In my experience, words are one of the most powerful ways to shift an emotional state. Usually, it’s other people’s words. When someone shares praise or gratitude for something you’ve done that’s positively impacted them, you beam with joy. If someone’s feedback hits too close to home, we shrink and feel defeated.
Words can be powerful. Words create wars.
However, humans do not carefully choose most of the words they speak or any of the words they think.
William Levelt, in the book Speak: From Intention to Articulation, argues that “most of the components underlying the production of speech… function in a highly automatic, reflex-like way.”
Most people would agree they cannot freestyle rap but then have a conversation without thinking about the words they’re saying.
As a kid, I used to say “No, uh uh” all the time. I had zero idea I repeated this phrase until I was picked on. Then, as soon as it was brought to my attention, I noticed it happening. I was incredibly embarrassed and stopped.

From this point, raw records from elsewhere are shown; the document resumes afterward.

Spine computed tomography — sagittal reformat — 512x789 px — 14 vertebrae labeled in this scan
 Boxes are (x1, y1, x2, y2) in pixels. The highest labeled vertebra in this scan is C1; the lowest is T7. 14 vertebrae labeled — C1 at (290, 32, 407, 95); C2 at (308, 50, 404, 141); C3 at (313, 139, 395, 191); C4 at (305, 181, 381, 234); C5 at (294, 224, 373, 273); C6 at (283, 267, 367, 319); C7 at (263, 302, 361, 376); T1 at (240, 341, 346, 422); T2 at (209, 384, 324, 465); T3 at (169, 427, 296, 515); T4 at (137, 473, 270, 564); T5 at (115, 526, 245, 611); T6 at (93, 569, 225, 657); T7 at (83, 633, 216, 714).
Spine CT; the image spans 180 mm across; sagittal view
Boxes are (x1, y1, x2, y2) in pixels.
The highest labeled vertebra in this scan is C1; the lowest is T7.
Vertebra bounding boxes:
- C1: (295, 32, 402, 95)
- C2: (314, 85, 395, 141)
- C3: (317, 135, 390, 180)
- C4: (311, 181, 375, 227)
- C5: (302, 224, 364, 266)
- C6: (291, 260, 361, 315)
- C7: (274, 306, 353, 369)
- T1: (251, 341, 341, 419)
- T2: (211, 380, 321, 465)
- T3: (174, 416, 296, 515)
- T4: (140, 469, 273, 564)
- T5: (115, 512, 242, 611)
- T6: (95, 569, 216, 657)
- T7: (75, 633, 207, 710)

Word choice, vocabulary, and language come from what previous language we’ve been exposed to, mostly from whoever we’ve spent the most time with. The language we inherit creates our map of understanding the world.

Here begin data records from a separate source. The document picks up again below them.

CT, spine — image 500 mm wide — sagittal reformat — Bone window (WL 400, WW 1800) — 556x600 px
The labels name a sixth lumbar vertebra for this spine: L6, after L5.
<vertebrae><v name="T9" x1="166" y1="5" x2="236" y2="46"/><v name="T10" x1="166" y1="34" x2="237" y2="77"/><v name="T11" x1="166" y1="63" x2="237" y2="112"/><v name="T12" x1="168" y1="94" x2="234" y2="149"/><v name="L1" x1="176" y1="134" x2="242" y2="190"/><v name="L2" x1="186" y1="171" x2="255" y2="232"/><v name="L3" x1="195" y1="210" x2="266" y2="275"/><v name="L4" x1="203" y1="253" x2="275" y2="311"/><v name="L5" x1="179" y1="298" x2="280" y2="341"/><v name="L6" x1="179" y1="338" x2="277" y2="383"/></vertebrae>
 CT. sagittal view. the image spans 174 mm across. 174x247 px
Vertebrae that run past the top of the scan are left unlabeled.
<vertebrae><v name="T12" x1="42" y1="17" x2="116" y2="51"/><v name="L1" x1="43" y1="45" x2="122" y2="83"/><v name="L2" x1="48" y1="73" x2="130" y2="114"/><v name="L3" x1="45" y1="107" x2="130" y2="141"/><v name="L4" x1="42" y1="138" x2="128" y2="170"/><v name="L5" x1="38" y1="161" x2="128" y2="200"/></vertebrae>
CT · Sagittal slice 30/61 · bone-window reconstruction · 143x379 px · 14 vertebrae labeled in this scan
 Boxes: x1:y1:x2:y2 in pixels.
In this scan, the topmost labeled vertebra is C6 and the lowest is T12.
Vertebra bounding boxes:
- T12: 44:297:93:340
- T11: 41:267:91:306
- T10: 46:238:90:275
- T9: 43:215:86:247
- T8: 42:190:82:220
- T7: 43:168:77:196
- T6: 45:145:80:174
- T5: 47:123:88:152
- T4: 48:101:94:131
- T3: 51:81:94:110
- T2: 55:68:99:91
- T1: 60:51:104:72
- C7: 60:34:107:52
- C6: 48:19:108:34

Much of the time, we can inherit unkind language.
A friend of mine was going through some health challenges. No matter what he did, he would always fall off the wagon within a few weeks. He couldn’t keep the habit of eating clean and exercising.

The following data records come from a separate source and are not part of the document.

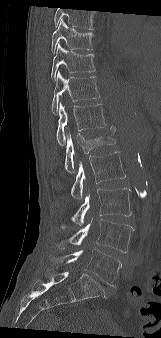

CT spine · sagittal view · 161x338 px
Box edges are left/top/right/bottom in pixels. No box is given to a vertebra that the top edge of the scan cuts off. 9 vertebrae labeled — T9 at left=51, top=18, right=93, bottom=54; T10 at left=51, top=43, right=95, bottom=81; T11 at left=51, top=71, right=99, bottom=115; T12 at left=56, top=102, right=106, bottom=145; L1 at left=65, top=126, right=115, bottom=172; L2 at left=71, top=151, right=125, bottom=199; L3 at left=71, top=188, right=131, bottom=226; L4 at left=57, top=219, right=133, bottom=252; L5 at left=49, top=249, right=121, bottom=286.
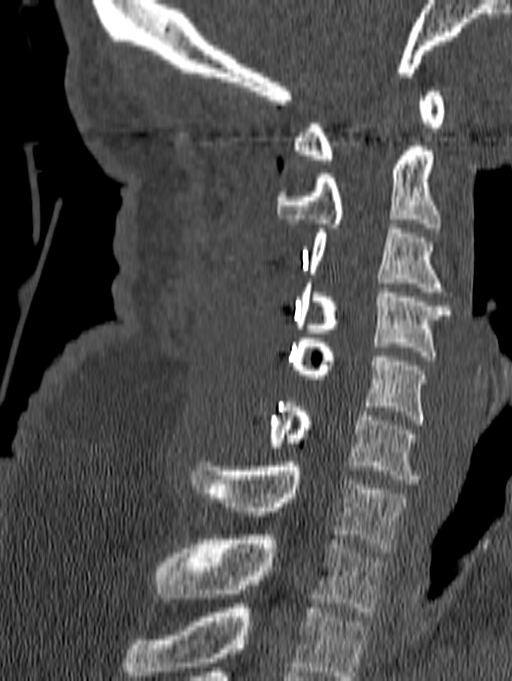

Computed tomography of the spine — 140 mm image width — sagittal view — 512x681 px
Box values are [left, top, right, bottom] in pixels.
This scan's labels start at C1 at the top and end at T1 at the bottom.
{"vertebrae":{"C1":[292,91,444,164],"C2":[276,142,441,232],"C3":[309,224,443,292],"C4":[296,283,450,360],"C5":[290,338,426,424],"C6":[268,402,419,484],"C7":[192,462,406,552],"T1":[155,535,385,616]}}
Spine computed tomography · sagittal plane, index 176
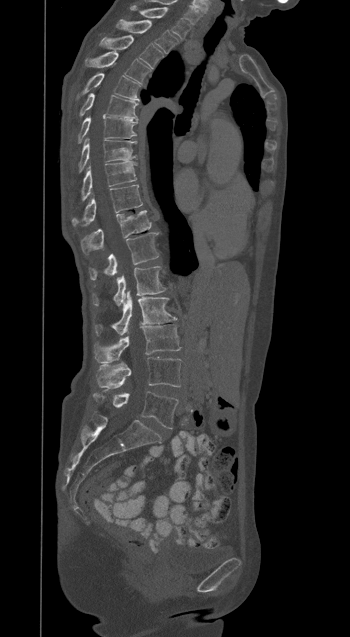

Boxes below are [x1, y1, x2, y2] in pixels.
{"vertebrae":{"T1":[131,6,190,39],"T2":[117,20,178,53],"T3":[102,35,163,68],"T4":[85,53,150,82],"T5":[77,73,139,100],"T6":[80,93,137,120],"T7":[78,116,137,142],"T8":[78,139,136,172],"T9":[81,161,136,200],"T10":[72,185,142,226],"T11":[80,210,151,254],"T12":[89,232,159,279],"L1":[92,266,166,306],"L2":[94,291,176,335],"L3":[94,325,180,363],"L4":[96,357,181,387],"L5":[93,391,178,428]}}
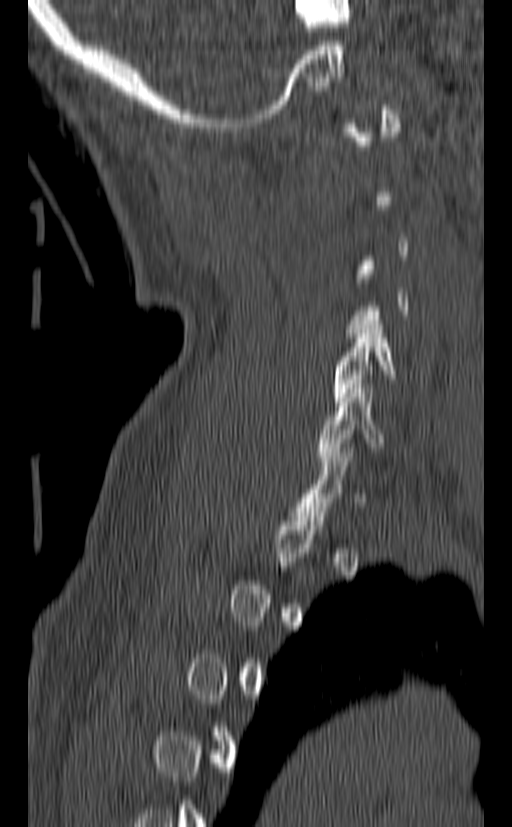

CT; sagittal reformat; W/L 1800/400 HU

Boxes are (x1, y1, x2, y2) in pixels. A vertebra gets a box only on the slices from the first to the last where its cross-section is at least a third of its largest; on a slice outside that range it gets none. Vertebrae labeled: C6 at (318, 384, 385, 465), C5 at (330, 320, 395, 406).
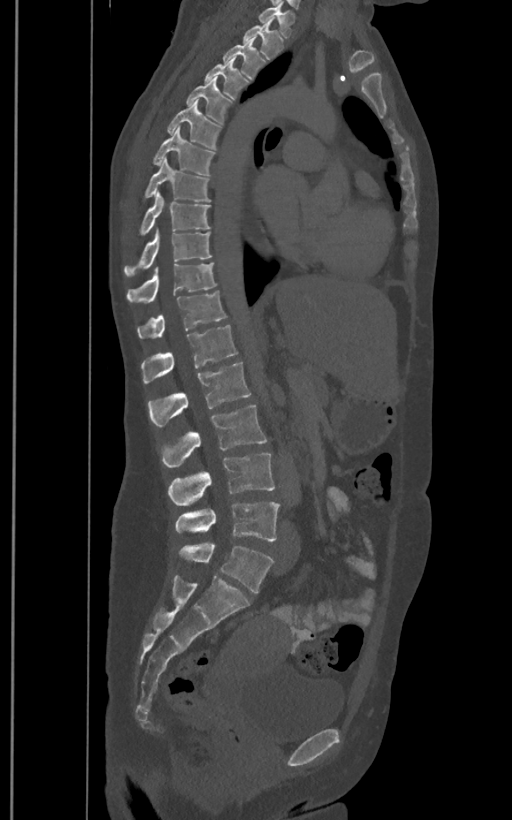

CT spine; sagittal reformat; bone window; 512x820 px

Coordinates as <box>x1,y1,x2,y2</box>.
The labels name a sixth lumbar vertebra for this spine: L6, after L5.
T1: <box>257,5,295,37</box>
T2: <box>243,18,283,59</box>
T3: <box>223,38,265,80</box>
T4: <box>203,56,250,100</box>
T5: <box>185,77,233,123</box>
T6: <box>166,100,222,149</box>
T7: <box>152,127,215,175</box>
T8: <box>143,158,211,201</box>
T9: <box>137,192,210,235</box>
T10: <box>124,230,213,277</box>
T11: <box>127,263,216,302</box>
T12: <box>137,290,227,338</box>
L1: <box>141,325,237,383</box>
L2: <box>148,362,251,426</box>
L3: <box>162,404,268,468</box>
L4: <box>168,453,275,506</box>
L5: <box>175,501,279,540</box>
L6: <box>178,543,274,592</box>

We were hanging out one night and chatting about it. He decided that he needed to hold himself to a higher standard. As he shared, I noticed he wasn’t being kind to himself. He was shaming himself for not achieving the standard.
I asked if I could share something I noticed and give feedback. I shared how I see he’s not being kind to himself as he’s struggling.
Blank slate. He couldn’t see how he was being unkind to himself. We sat for an hour or so and talked about it. He would repeat phrases such as “I need to be better” or “I’m not doing enough.” I would reflect to him how those words can amplify the feelings of inadequacy and self-doubt he may already be feeling.
He would repeat, “No, I’m just holding myself to a higher standard.”
Eventually, I broke through. He realized that holding himself to a higher standard could be done in a kind and unkind way.
Instead of “I need to be better,” he could instead shift his language to say “I can be better” or “I can do more,” which encourages his strength rather than shames him for not reaching some artificial standard. I’m happy to say that he’s now in great shape, has lost weight, and gained muscle, and I’ll take full credit for this achievement, of course 😁
Words matter. Most of the time, words fall out of our mouths. We repeat phrases. We begin sentences without thinking about where they’re going.
We don’t choose most words to describe ourselves, our reality, and others.
They’re repeated from what we’ve heard in our environment. Our parents, siblings, friends, and teachers help us shape our language. That language then creates our map of reality and a picture of our self-worth.
If I casually say, “Ugh, I’m so stupid,” even if I don’t register that as negative or harmful, it reinforces an unkind behavior. From a Buddhist perspective, our capacity to be kind to others is limited by our ability to be kind to ourselves.
Retraining our default language to become more kind takes work. It takes conscious effort, no different than training a muscle. It starts with building awareness of the words we use to describe our reality. Pay close attention to the words that slip out without thinking and your internal dialog.
Over time, you notice the patterns and can better understand the language you’ve inherited. Then, you can choose which parts to keep and which parts, the unkind parts, to shift.
-Jared
Very informative as always Thank You!